Task objective:
Both the line below containing "Signatur von Andreas Kaufmann" and the line containing "НИИ Физики СПбГУ", along with every line between them, should be repeated exactly; no other line belongs in the answer.

Source material:
•••

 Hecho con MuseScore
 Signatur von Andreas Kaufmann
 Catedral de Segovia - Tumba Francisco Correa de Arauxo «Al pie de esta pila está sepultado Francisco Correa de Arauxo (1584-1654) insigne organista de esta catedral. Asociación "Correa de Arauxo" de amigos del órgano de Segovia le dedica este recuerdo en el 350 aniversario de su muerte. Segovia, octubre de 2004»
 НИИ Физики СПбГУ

•••

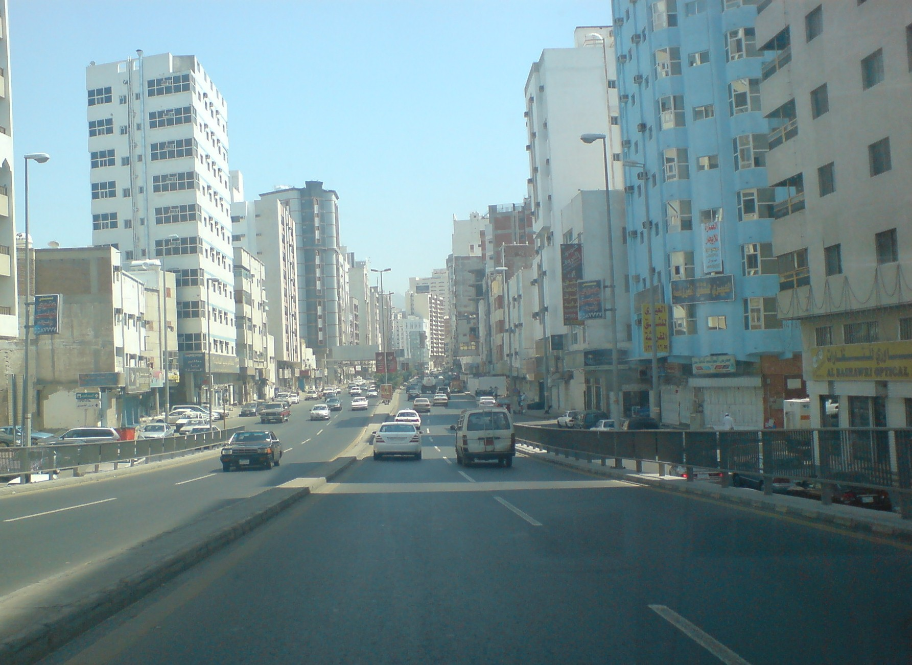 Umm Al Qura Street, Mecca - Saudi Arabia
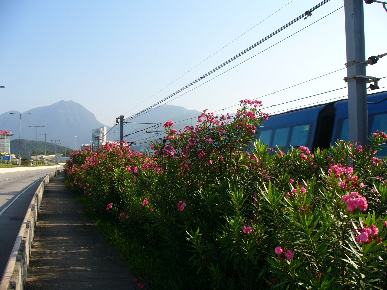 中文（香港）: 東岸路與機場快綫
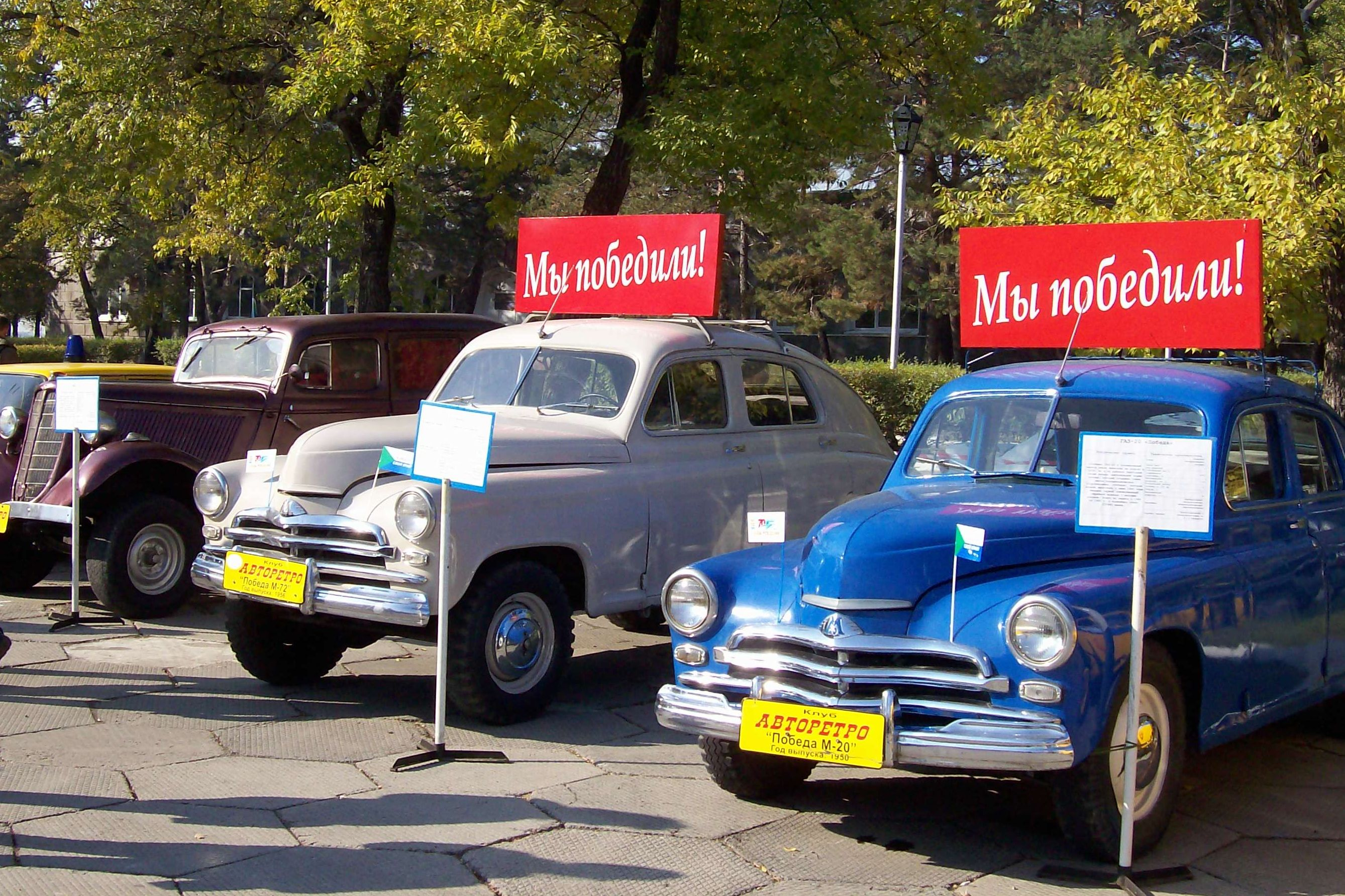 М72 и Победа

•••

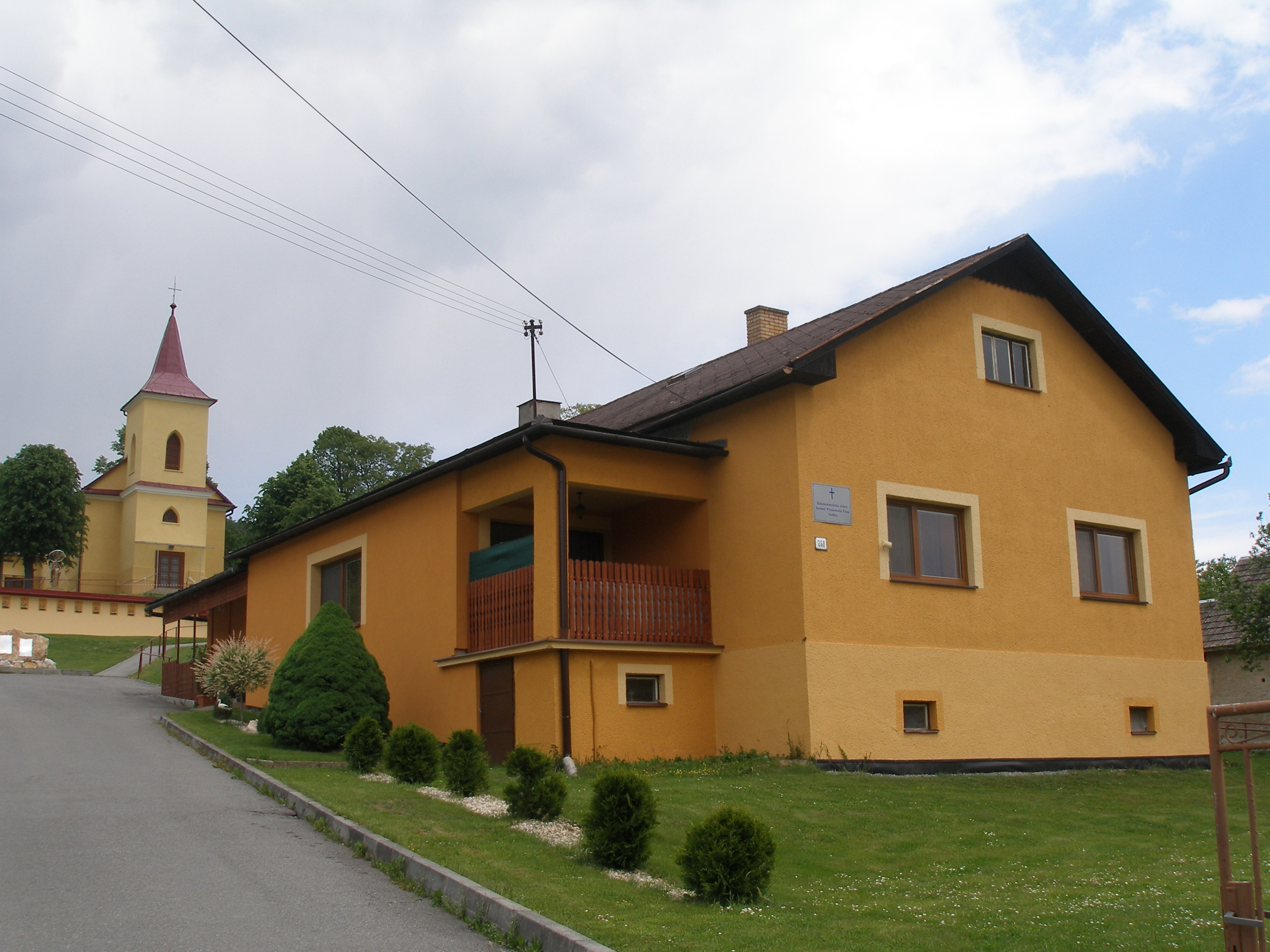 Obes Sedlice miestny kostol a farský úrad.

•••

Exercise solution:
 Signatur von Andreas Kaufmann
 Catedral de Segovia - Tumba Francisco Correa de Arauxo «Al pie de esta pila está sepultado Francisco Correa de Arauxo (1584-1654) insigne organista de esta catedral. Asociación "Correa de Arauxo" de amigos del órgano de Segovia le dedica este recuerdo en el 350 aniversario de su muerte. Segovia, octubre de 2004»
 НИИ Физики СПбГУ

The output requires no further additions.